Sasaki structures distinguished by their basic Hodge numbers

TL;DR

This paper constructs examples of manifolds with multiple Sasaki structures distinguished by their basic Hodge numbers, especially in dimension 5, revealing unbounded diversity within certain topological classes.

Contribution

It provides the first examples of manifolds with pairs of Sasaki structures having different basic Hodge numbers in all odd dimensions ≥5, with detailed results in dimension 5.

Findings

Existence of pairs of Sasaki structures with different basic Hodge numbers in all odd dimensions ≥5

Unbounded number of such structures on connected sums of S^2×S^3 in dimension 5

All considered Sasaki structures are negative, with negative definite basic first Chern class

Abstract

In all odd dimensions $\geq 5$ we produce examples of manifolds admitting pairs of Sasaki structures with different basic Hodge numbers.
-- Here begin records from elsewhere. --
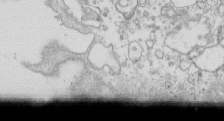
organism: Mouse
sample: Macrophages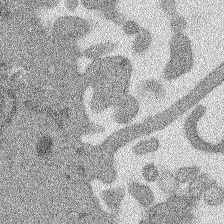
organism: Human
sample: HeLa cells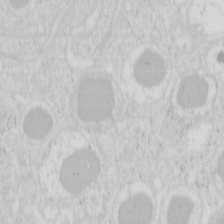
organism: Mouse
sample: Pancreas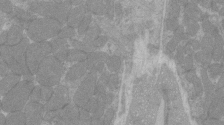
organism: C57BL Mouse
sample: Tibialis anterior muscle cell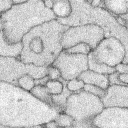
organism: Rabbit
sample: Retina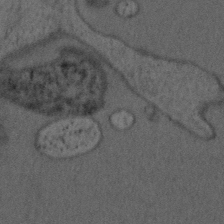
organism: Human
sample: HeLa cells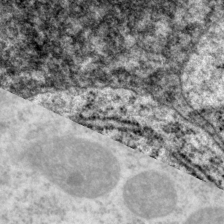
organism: P. pacificus
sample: Pharynx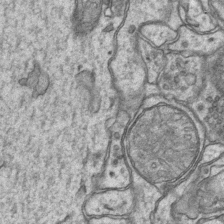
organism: Mouse
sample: CA1 Hippocampus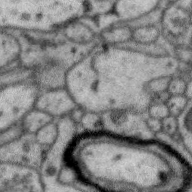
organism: Zebra finch
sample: Brain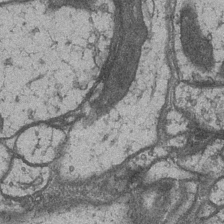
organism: Drosophila
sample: Optic medulla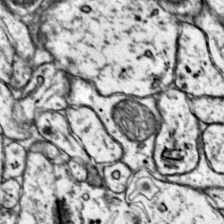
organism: Mouse
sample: Primary visual cortex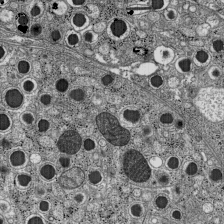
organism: C57BL Mouse
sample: Pancreatic islet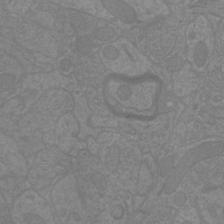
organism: Mouse
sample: Cortical neurons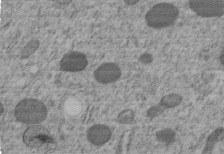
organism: C. elegans
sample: C. elegans embryo early stage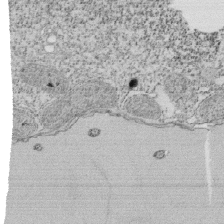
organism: Tetrahymena
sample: Cilia in tetrahymena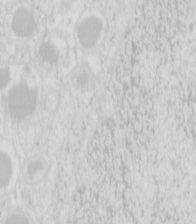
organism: Mouse
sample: Pancreas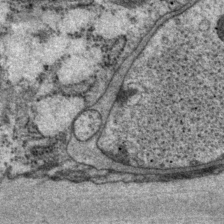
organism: P. pacificus
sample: Pharynx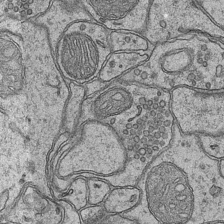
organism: Mouse
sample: CA1 Hippocampus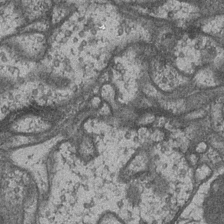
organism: Drosophila
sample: Optic medulla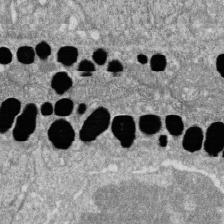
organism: Zebrafish
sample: Cilia; retinal pigment epithelium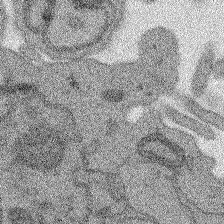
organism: Human
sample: HeLa cells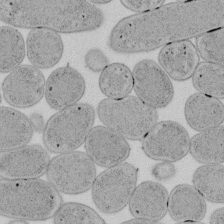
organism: E. coli
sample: Bacterial nucleoid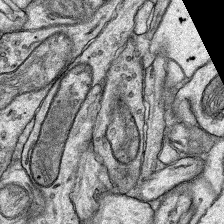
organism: Rat
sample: Hippocampus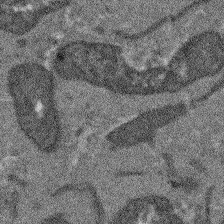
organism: Arabidopsis thaliana
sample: Root tip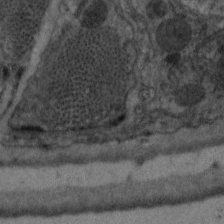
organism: C. elegans
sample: Pharynx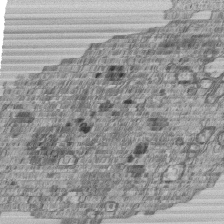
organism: Human
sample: MDA-MB-231 cells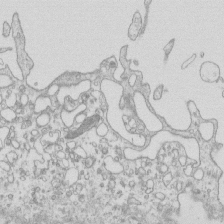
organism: Mouse
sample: Macrophages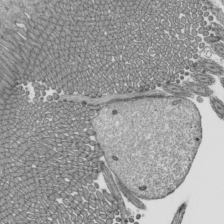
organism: Mouse
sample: Mouse epididymis efferent ductule cilia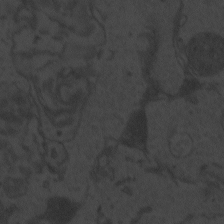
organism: Zebrafish
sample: Macrophage infected with Toxoplasma gondii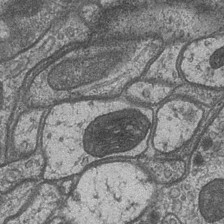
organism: Drosophila
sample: Optic medulla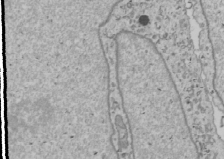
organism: Human
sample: Mitochondria in U2OS cells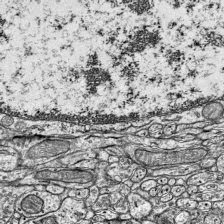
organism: Mouse
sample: Visual Cortex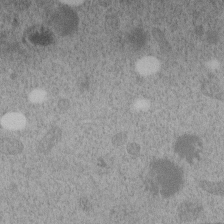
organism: C. elegans
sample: C. elegans embryo early stage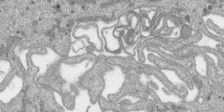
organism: Human
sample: Lung epithelial cells infected with SARS-CoV-2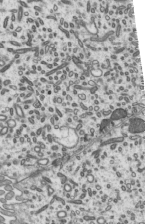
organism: Mouse
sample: Mouse epididymis efferent ductule cilia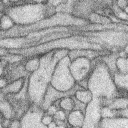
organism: Rabbit
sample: Retina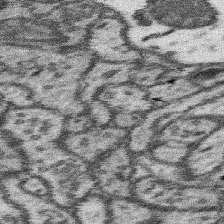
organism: Mouse
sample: Somatosensory cortex neuropil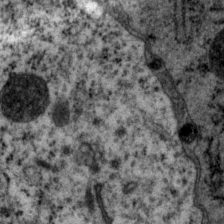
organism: P. pacificus
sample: Pharynx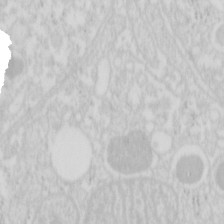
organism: Mouse
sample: Pancreas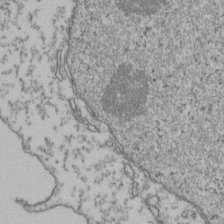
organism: Human
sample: Activated Jurkat CD4+ T cells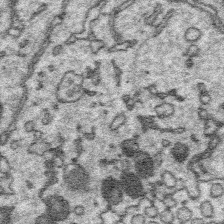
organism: Platynereis dumerilii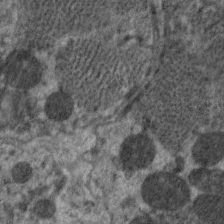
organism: C. elegans
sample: Pharynx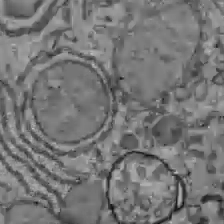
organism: C57BL Mouse
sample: Liver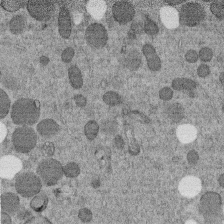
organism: C. elegans
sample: C. elegans embryo early stage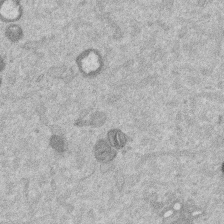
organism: Mouse
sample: Dividing mouse embryo 1 cell stage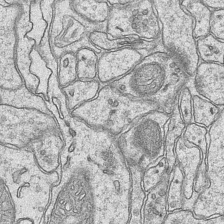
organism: Mouse
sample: CA1 Hippocampus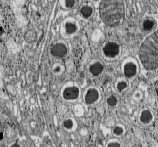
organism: C57BL Mouse
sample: Pancreatic islet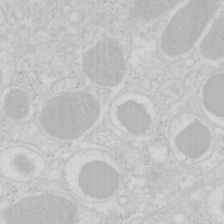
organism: Mouse
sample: Pancreas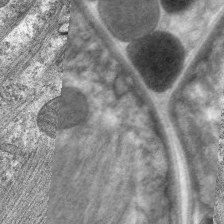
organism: C. elegans
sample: Pharynx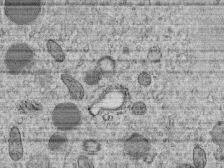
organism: C. elegans
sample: C. elegans embryo early stage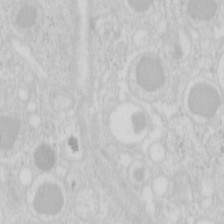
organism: Mouse
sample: Pancreas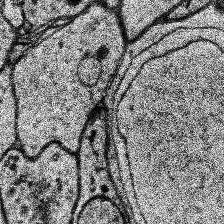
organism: Human
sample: Temporal Lobe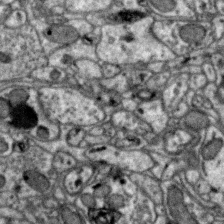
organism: Zebra finch
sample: Brain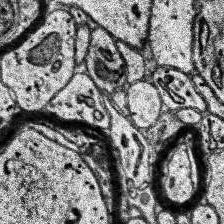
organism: Human
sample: Temporal Lobe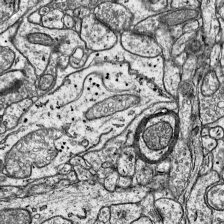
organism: Mouse
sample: Visual Cortex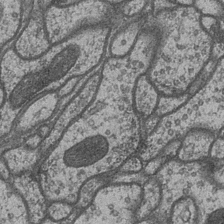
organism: Drosophila
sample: Optic medulla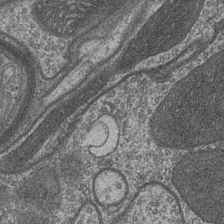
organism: Drosophila
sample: Optic medulla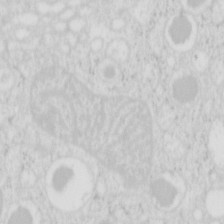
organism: Mouse
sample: Pancreas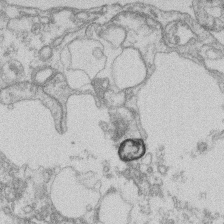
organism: Mouse
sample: T cell stromal cell synapse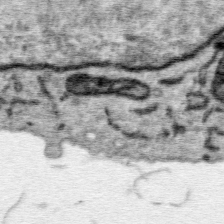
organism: Human
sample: HeLa cells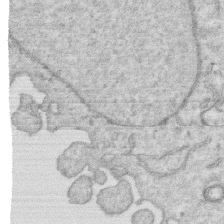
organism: Human
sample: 1205lu cells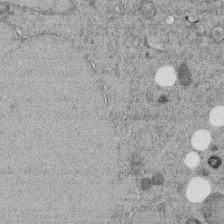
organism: C. elegans
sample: C. elegans embryo early stage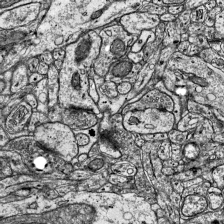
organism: Mouse
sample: Visual Cortex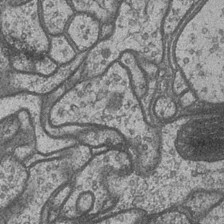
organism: Drosophila
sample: Optic medulla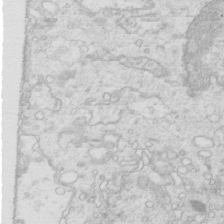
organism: Mouse
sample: Multiciliated cells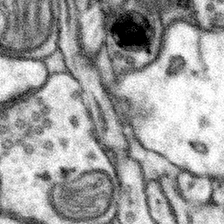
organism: Mouse
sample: Somatosensory cortex neuropil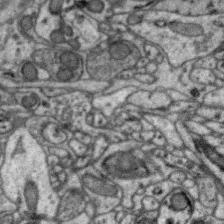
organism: Zebra finch
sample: Brain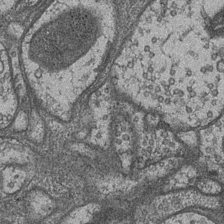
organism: Drosophila
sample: Optic medulla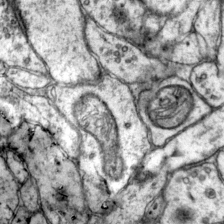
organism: Mouse
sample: Primary visual cortex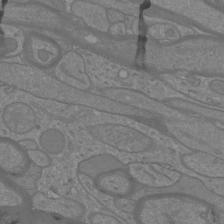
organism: Mouse
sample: Cortical neurons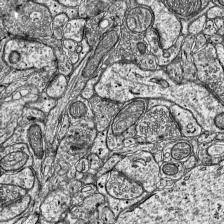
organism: Mouse
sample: Visual Cortex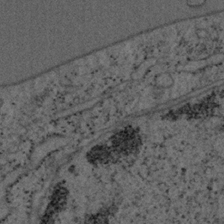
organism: Human
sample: HeLa cells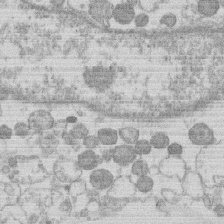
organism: Human
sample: Macrophage cells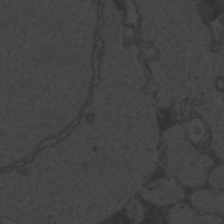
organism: Zebrafish
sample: Macrophage infected with Toxoplasma gondii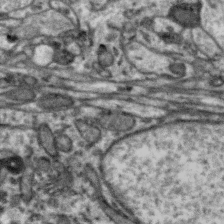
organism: Zebra finch
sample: Brain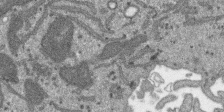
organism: Human
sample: Lung epithelial cells infected with SARS-CoV-2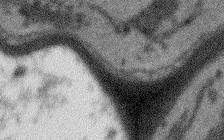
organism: Arabidopsis thaliana
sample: Root tip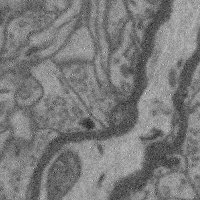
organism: Mouse
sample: Cerebral cortex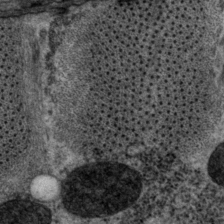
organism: P. pacificus
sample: Pharynx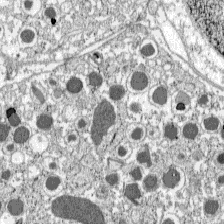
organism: C57BL Mouse
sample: Pancreatic islet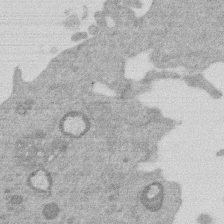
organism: Mouse
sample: Dividing mouse embryo 1 cell stage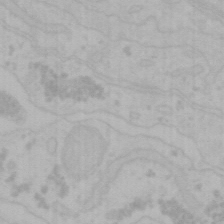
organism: Mouse
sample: Choroid plexus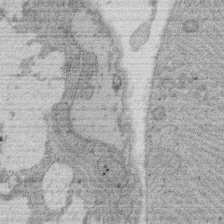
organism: Rat
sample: Salivary granule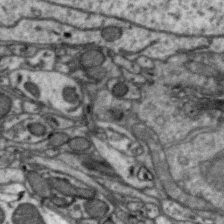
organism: Zebra finch
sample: Brain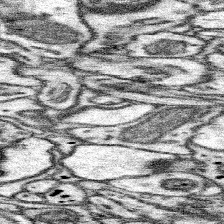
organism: Mouse
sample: Somatosensory cortex neuropil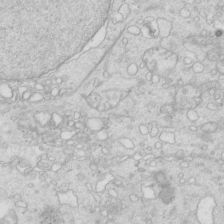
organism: Mouse
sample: Multiciliated cells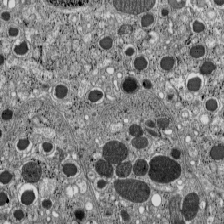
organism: C57BL Mouse
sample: Pancreatic islet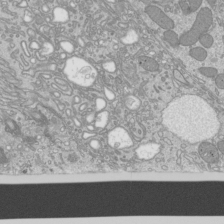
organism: Mouse
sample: Cilia; mouse epididymis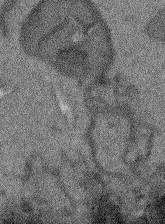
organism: Arabidopsis thaliana
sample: Root tip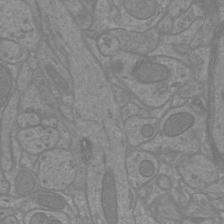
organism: Mouse
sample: Cortical neurons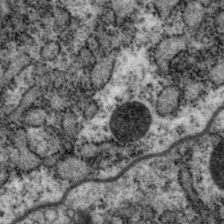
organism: P. pacificus
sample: Pharynx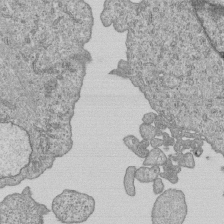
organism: Human
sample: MDA-MB-231 cells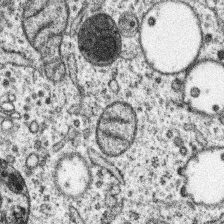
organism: Human
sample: HeLa cells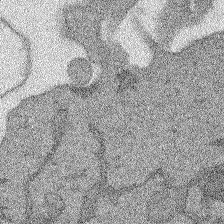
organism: Human
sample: HeLa cells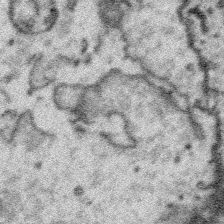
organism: Platynereis dumerilii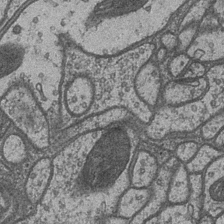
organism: Drosophila
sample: Optic medulla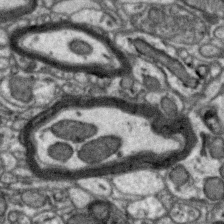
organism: Zebra finch
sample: Brain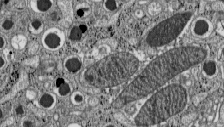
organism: C57BL Mouse
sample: Pancreatic islet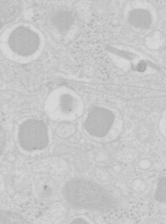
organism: Mouse
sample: Pancreas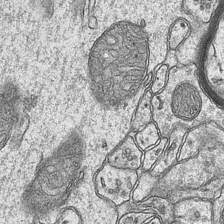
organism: Mouse
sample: CA1 Hippocampus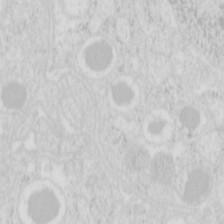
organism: Mouse
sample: Pancreas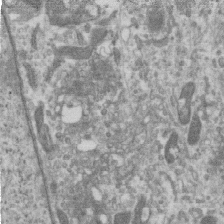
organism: Human
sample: Centriole in RPE cells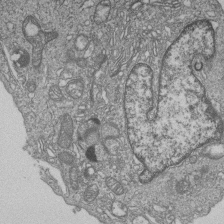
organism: Human
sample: MDA-MB-231 cells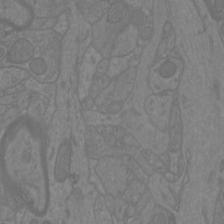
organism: Mouse
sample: Cortical neurons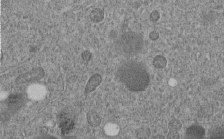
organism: C. elegans
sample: C. elegans embryo early stage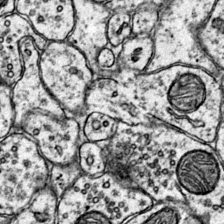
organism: Mouse
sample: Primary visual cortex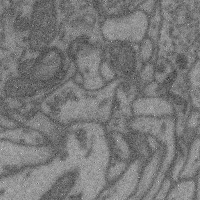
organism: Mouse
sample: Cerebral cortex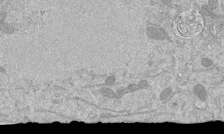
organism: Mouse
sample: ED-1 cell nuclei; centrioles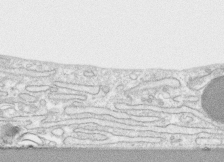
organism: Human
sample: CRL-1474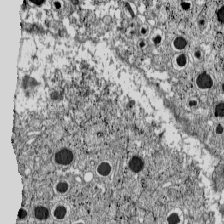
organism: C57BL Mouse
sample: Pancreatic islet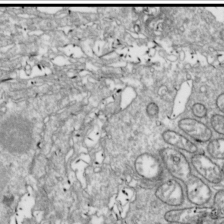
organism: Drosophila
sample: Cell division; meiosis; drosophila spermatocytes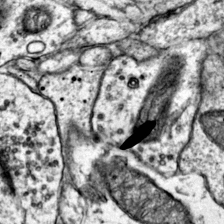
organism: Mouse
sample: Primary visual cortex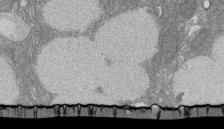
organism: Rat
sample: Salivary granule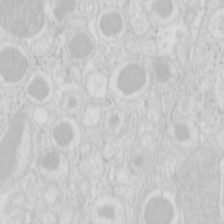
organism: Mouse
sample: Pancreas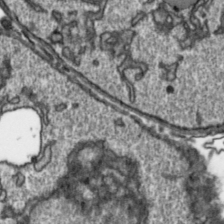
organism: Toxoplasma gondii
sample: Parasites in a vacuole inside a host cell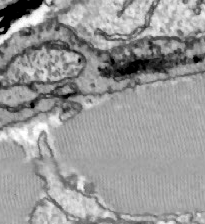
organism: Zebrafish
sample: Actinotrichia fibers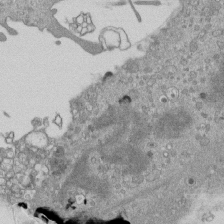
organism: Mouse
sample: ED-1 cell nuclei; centrioles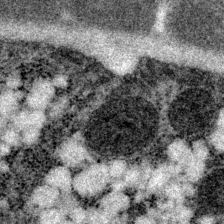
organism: P. pacificus
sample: Pharynx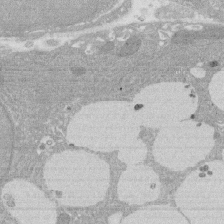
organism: Rat
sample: Salivary granule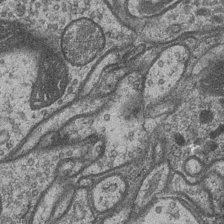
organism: Drosophila
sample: Optic medulla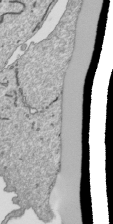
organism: Human
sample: Mitochondria in HCT116 cells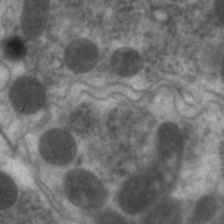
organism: C. elegans
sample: Pharynx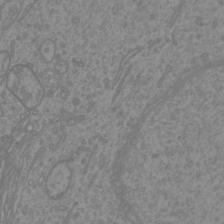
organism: Mouse
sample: Cortical neurons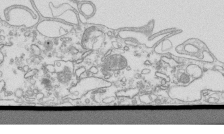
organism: Mouse
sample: Macrophages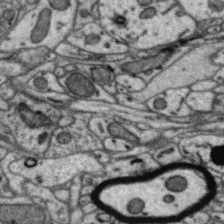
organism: Zebra finch
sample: Brain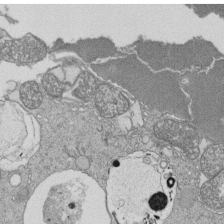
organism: Tetrahymena
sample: Cilia in tetrahymena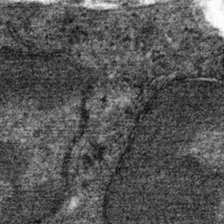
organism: Mouse
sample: Mouse hepatocytes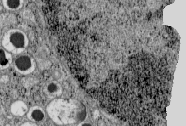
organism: C57BL Mouse
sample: Pancreatic islet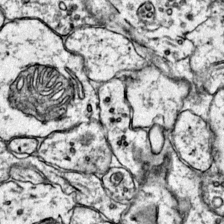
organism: Mouse
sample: Primary visual cortex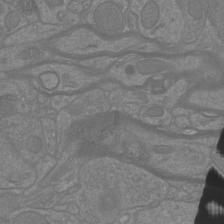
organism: Mouse
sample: Cortical neurons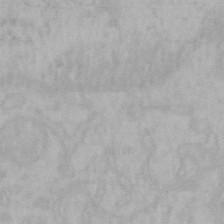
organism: Mouse
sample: Choroid plexus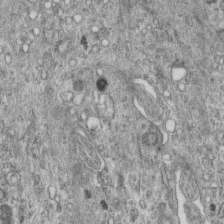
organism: Mouse
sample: Centriole in ependymal cells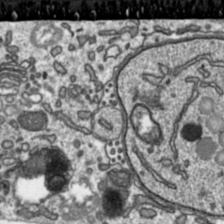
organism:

In dimension $5$ we prove more precise results, for example we show that on connected sums of copies of $S^2\times S^3$ the number of Sasaki structures with different basic Hodge numbers within a fixed homotopy class of almost contact structures is unbounded. All the Sasaki structures we consider are negative in the sense that the basic first Chern class is represented by a negative definite form of type $(1,1)$. We also discuss the relation of these results to contact topology.